■ YOUR TASK: Find all lines in the listing that include the word "image", then copy them.

■ INPUT FOR THIS TASK:

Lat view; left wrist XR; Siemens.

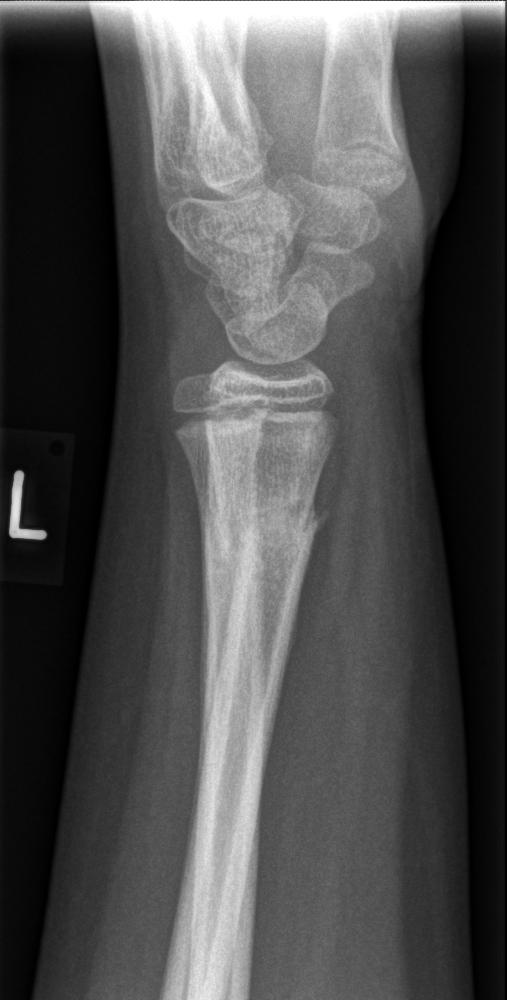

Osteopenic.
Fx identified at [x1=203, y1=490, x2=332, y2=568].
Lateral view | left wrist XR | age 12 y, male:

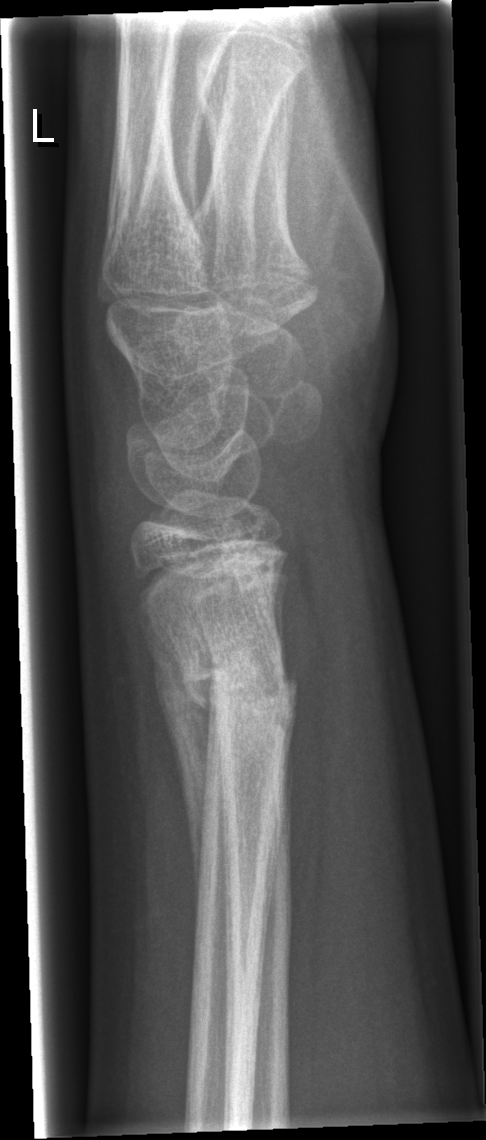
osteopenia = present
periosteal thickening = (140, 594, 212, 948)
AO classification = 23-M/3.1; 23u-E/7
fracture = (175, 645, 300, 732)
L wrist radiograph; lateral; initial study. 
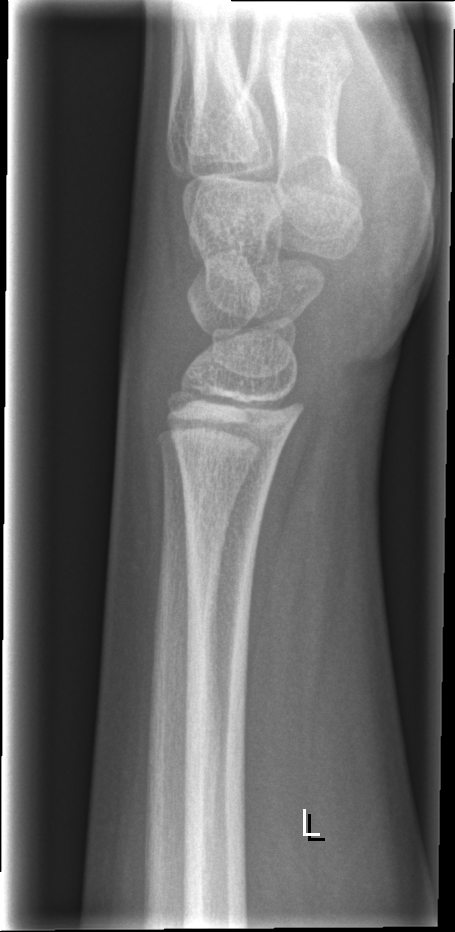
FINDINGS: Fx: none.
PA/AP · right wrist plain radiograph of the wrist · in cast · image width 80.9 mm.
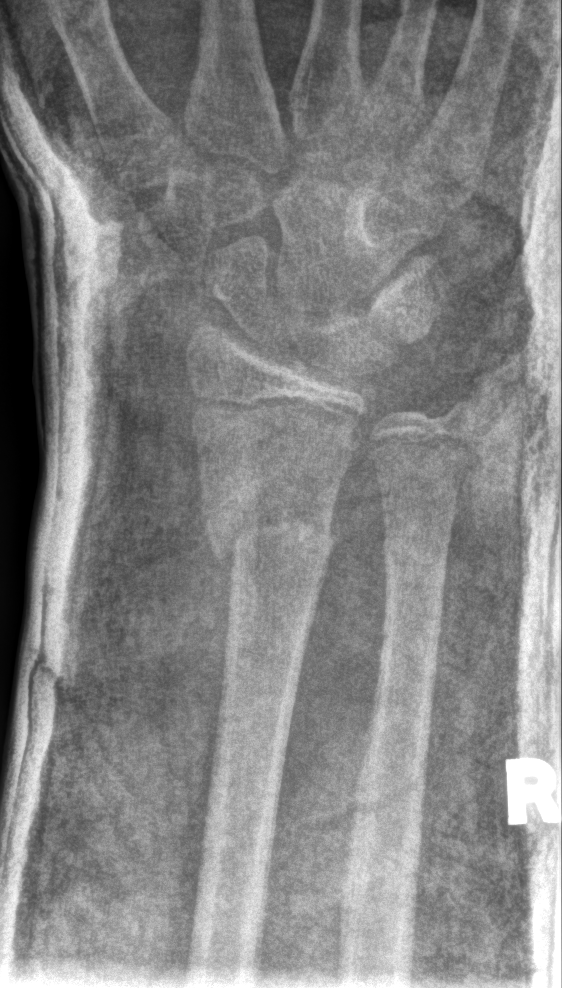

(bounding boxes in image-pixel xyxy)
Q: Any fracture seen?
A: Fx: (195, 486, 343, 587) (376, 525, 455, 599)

■ WRITTEN SOLUTION:
PA/AP · right wrist plain radiograph of the wrist · in cast · image width 80.9 mm.
(bounding boxes in image-pixel xyxy)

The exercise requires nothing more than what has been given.